[Collection entries]
↓↓↓

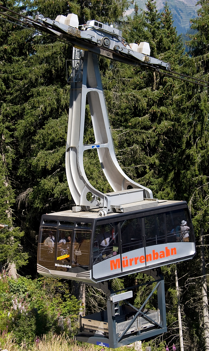 Luftseilbahn der Mürrenbahn: Lauterbrunnen - Grütschalp
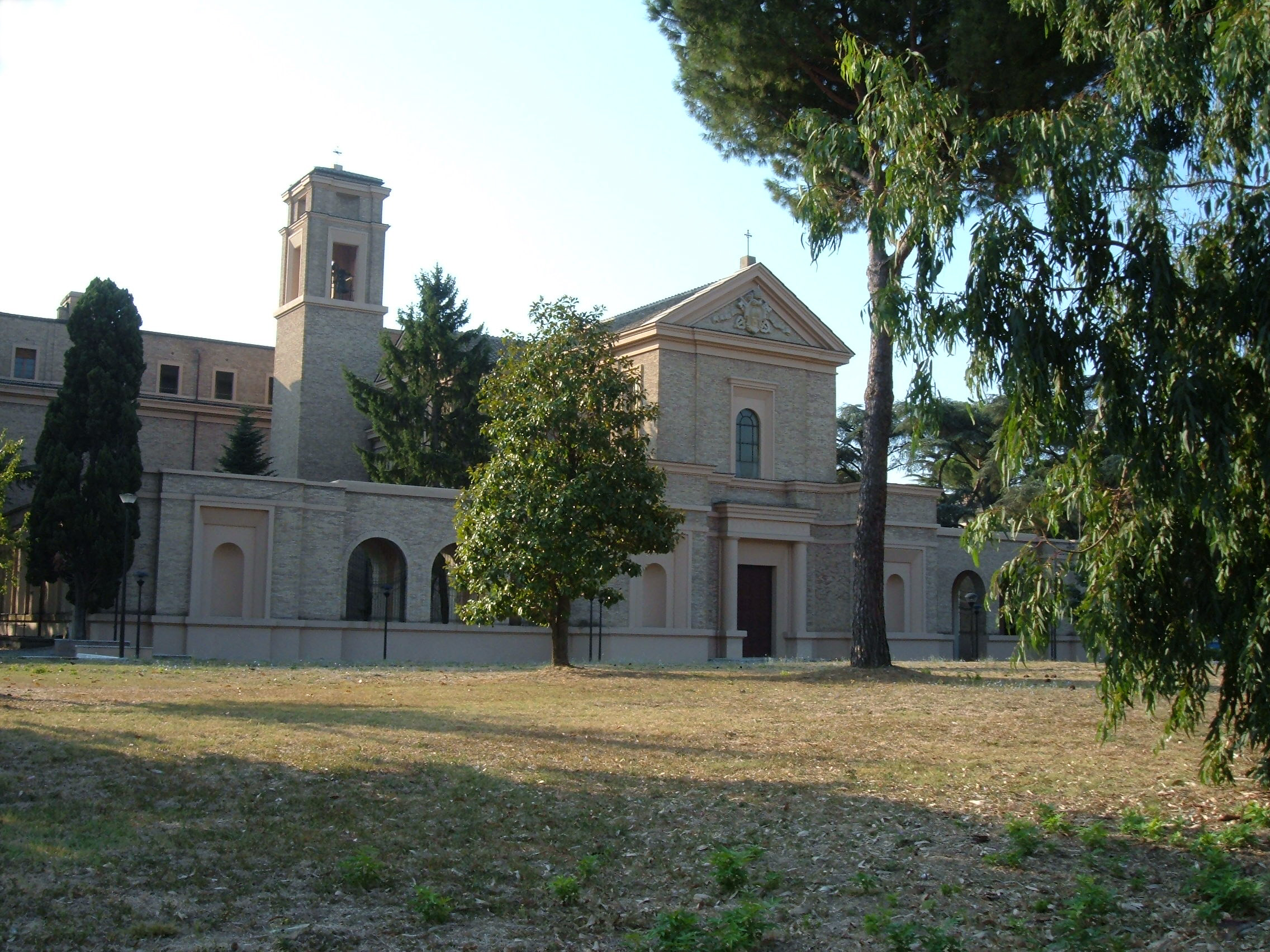 Chiesa di Santa Maria della Visitazione, nell'Abbazia di San Girolamo, a Roma, nel quartiere Aurelio (via di Torre Rossa). Sede del Pontificio Istituto di Musica Sacra
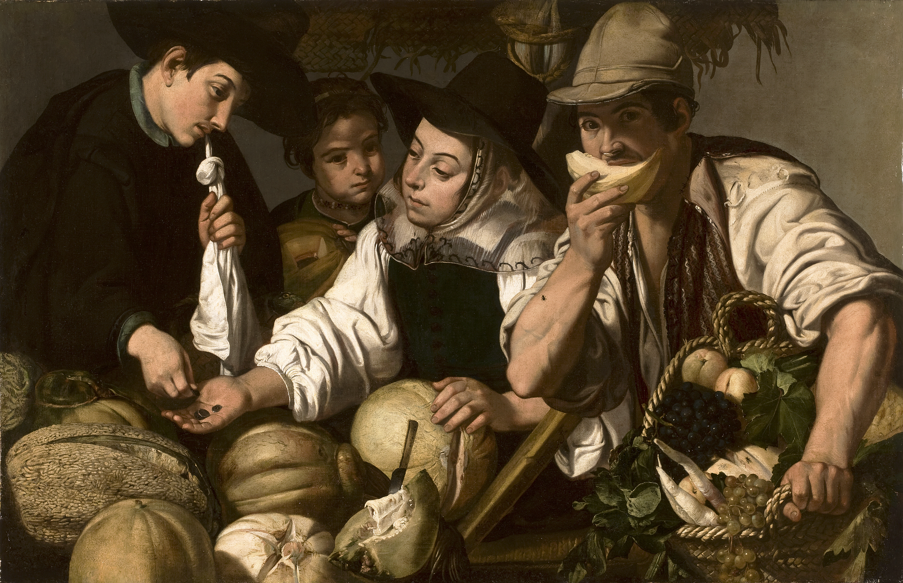 Vendors of Fruitlabel QS:Len,"Vendors of Fruit"label QS:Les,"Vendedores de frutas"
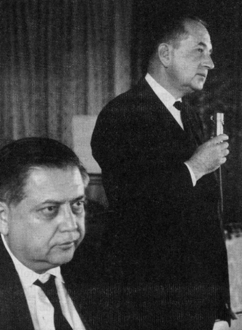 Federico de Aguinaga y el Padre Aguila Zepeda
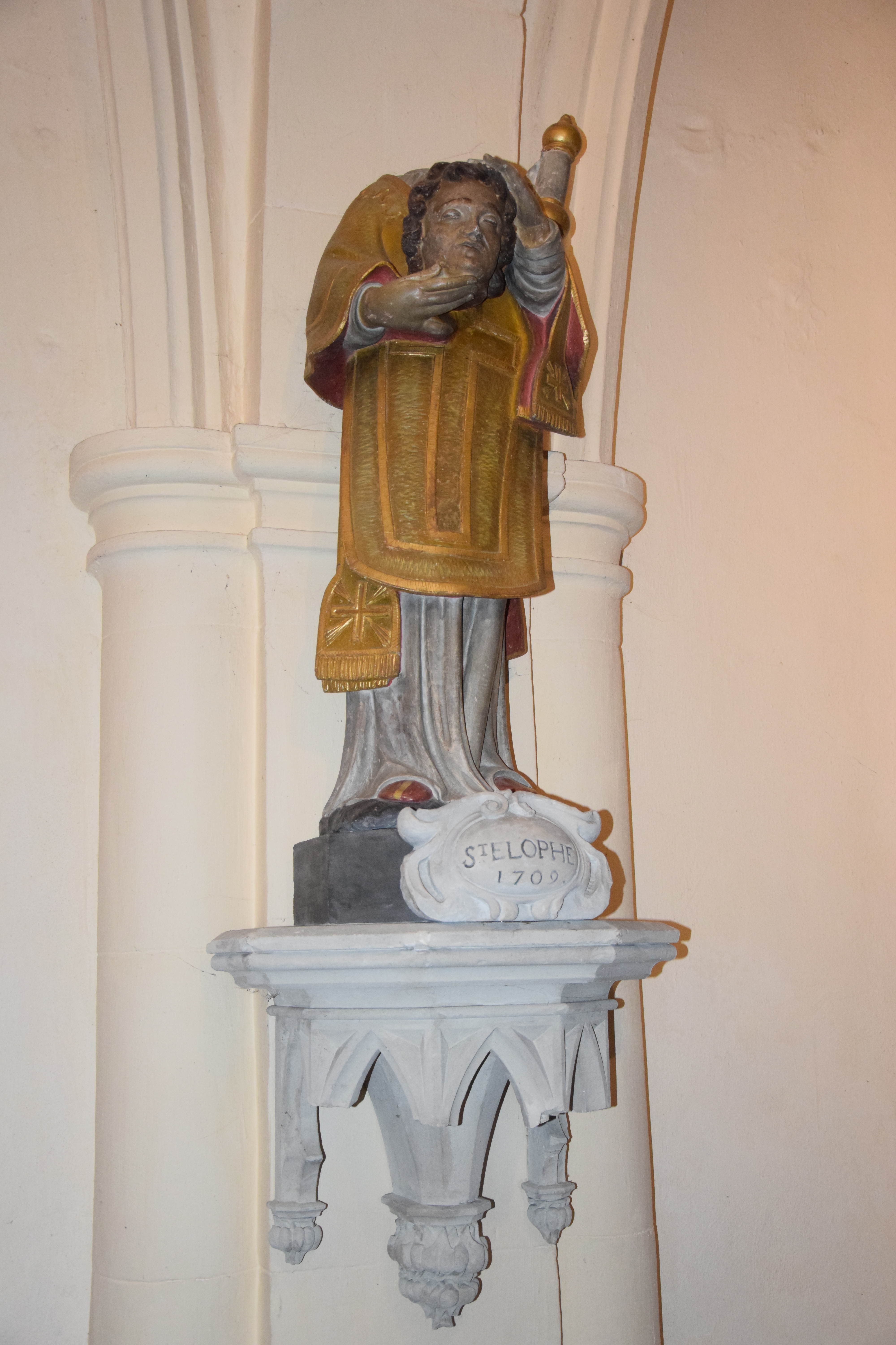 Église Saint-Rémy de Domrémy-la-Pucelle

↑↑↑

EXERCISE
Copy the entries above faithfully and omit every image.

SOLVED PROBLEM
 Luftseilbahn der Mürrenbahn: Lauterbrunnen - Grütschalp
 Chiesa di Santa Maria della Visitazione, nell'Abbazia di San Girolamo, a Roma, nel quartiere Aurelio (via di Torre Rossa). Sede del Pontificio Istituto di Musica Sacra
 Vendors of Fruitlabel QS:Len,"Vendors of Fruit"label QS:Les,"Vendedores de frutas"
 Federico de Aguinaga y el Padre Aguila Zepeda
 Église Saint-Rémy de Domrémy-la-Pucelle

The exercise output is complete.